Aim: To improve understanding of "adipose tissue dysfunction" using human genetics, and
demonstrate that lipid uptake into fat cells is compromised in subjects with 'polygenetic
lipodystrophy' alleles.
Objectives:
- Identify individuals with genetic risk variants of interest and controls matched for
gender, age and BMI.
- Undertake detailed physiological assessments including an Oral Triglyceride Tolerance
Test (OTTT) (blood samples before and after a fatty drink), detailed body size measures
and an optional fat biopsy.
- Using the samples collected, test whether or not individuals carrying a high genetic
load of "polygenic lipodystrophy" alleles:
1. have larger subcutaneous fat cells.
2. have higher circulating lipid levels 4 hours after a fatty meal challenge.
3. have a gene expression profile normally associated with obesity, despite being of
the same BMI as matched controls. This profile includes a downregulation of genes
involved in fatty acid trafficking and an upregulation of genes involved in
inflammation.
4. have higher insulin resistance as measured by HOMAIR (calculated from fasting
insulin and fasting glucose).
Background:
Diabetes is the most common chronic metabolic disease and is a major source of morbidity and
mortality. It is one of the biggest healthcare challenges facing the UK NHS with more than
2.6 million adults diagnosed in the UK, with the vast majority (90%) having type 2 Diabetes
(T2D). It is anticipated the numbers will continue to rise, in part due to the increasing
levels of obesity in the population.
T2D is characterised by high blood glucose levels in the context of increasing insulin
resistance and reduced beta cell function, and this can develop over several years with
individuals unaware of the problem.
Research groups in Exeter are leading efforts to identify the genetic factors that influence
why some people develop T2D despite relative leanness, whilst many obese people do not get
the disease. The investigators have identified many such factors but now wish to study them
in more detail to understand the role of insulin.
Introduction:
Adipose tissue dysfunction Working with collaborators as part of ongoing genetic studies, the
investigators have identified several genetic variations (DNA changes) associated with
insulin resistance, and believe some of these genetic variants operate primarily through
adipose tissue "dysfunction". Adipose tissue dysfunction is a relatively new concept and has
resulted from detailed physiological studies that have revealed that obese individuals have
larger fat cells, more inflamed fat tissue (often infiltrated with macrophages) poorer
adipose tissue blood flow pre/post meal, and differential expression of genes involved in
these processes (Alkhouli 2013). The failure of adipocytes, resulting in a limited capacity
to take up free fatty acids (FFA), predispose to ectopic fat depositions which is a
deposition of lipids in sites such as the liver, muscle with more omental tissue similar to
subjects with lipodystrophy.
The investigators are trying to understand how genetic variations cause differences in
people's ability to store fat and wish to test the hypothesis that individuals carrying
different genetic variations have different abilities to store fat under the skin as
subcutaneous fat tissue. This could lead to an improved understanding of subcutaneous fat
storage. It is very unlikely that the rising numbers of people becoming overweight or obese
as they age will be substantially reversed, therefore the study's findings could be important
in identifying how to reduce the risk of disease caused by obesity.
Methods:
Study design:
This is a prospective "recruit by genotype" cohort study that will take place over a 2 year
period (2015 to 2017).
Study participants:
All participants will be identified from existing research cohorts managed by the NIHR Exeter
Clinical Research Facility (Exeter CRF) and recruitment will be facilitated within the Exeter
CRF.
Under over-arching ethical approval 09/H0106/75, approximately 7500 anonymised DNA samples
have been genotyped for genetic variants related to insulin production. These variants occur
in >1% of the population and have no direct consequences to individual health.

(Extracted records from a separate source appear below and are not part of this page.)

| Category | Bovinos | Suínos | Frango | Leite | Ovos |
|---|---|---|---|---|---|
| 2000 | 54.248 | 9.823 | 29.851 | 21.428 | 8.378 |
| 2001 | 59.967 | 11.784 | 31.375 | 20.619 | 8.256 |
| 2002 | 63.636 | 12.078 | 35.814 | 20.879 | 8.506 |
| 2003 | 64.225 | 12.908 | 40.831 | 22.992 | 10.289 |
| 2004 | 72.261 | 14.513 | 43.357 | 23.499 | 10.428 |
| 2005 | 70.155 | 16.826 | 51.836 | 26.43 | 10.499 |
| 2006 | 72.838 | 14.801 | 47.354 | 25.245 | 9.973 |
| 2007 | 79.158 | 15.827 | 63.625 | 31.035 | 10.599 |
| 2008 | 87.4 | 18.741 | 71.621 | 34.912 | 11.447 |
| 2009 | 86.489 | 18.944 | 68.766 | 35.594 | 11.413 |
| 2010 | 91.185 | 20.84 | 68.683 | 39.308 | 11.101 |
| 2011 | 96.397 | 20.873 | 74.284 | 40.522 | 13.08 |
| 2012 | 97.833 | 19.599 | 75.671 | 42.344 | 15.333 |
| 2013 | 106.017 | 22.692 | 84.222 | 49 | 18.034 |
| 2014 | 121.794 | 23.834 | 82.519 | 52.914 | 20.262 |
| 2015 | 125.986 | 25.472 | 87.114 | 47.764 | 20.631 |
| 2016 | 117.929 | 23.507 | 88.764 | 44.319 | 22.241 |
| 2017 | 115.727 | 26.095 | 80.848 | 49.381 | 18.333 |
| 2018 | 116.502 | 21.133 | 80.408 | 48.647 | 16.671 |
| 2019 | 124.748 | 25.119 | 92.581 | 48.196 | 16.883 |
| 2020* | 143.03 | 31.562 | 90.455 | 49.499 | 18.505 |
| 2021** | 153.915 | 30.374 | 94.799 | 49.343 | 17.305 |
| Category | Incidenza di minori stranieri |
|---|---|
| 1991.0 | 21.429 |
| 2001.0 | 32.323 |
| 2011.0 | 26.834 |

There is no defined cut-off for having, or not having, polygenic lipodystrophy as it is not
based on a single genetic variant. People will have between 0 and 22 polygenic lipodystrophy
alleles and the investigators are looking for those with a combination of at least 11 genetic
variants. They have identified approx 300 people in the EXTEND cohort who fit this criteria
and will then recruit matched controls from those in the EXTEND cohort who have been
identified as having the fewest number of risk alleles.
Recruitment:
The investigators will provide the Exeter Clinical Research Facility (Exeter CRF) with a list
of the sample numbers that have been identified as having the Individuals identified with the
"polygenic lipodystrophy" genetic variants of interest, together with control individuals
carrying the average number of risk alleles. The Exeter CRF Data Manager will then identify
50 individuals with the variants and 50 individuals matched for age, gender, diabetes status
and BMI, who will be invited to a 5-hour visit to the Exeter CRF for data and sample
collection. Interested participants will be contacted directly by a member of the study team
who will be responsible for the recruitment process, providing more detailed verbal and
written project-specific information.
Procedure:
All participants will be asked to refrain from strenuous exercise and from eating very fatty
meals in the 48 hours prior to coming in to the clinic, and no alcohol (it has high energy
content and affects the liver) but otherwise normal diet, then fast overnight prior to
attending a morning visit at the Exeter CRF. Participants will be asked to sign a written
consent form prior to any data collection.
Data collection:
Anthropometry:
- Baseline data including Ht (m), Wt (kg), Waist (cm) and Hip (cm) circumference will be
recorded.
- Detailed body fat measures will be obtained from the BOD POD.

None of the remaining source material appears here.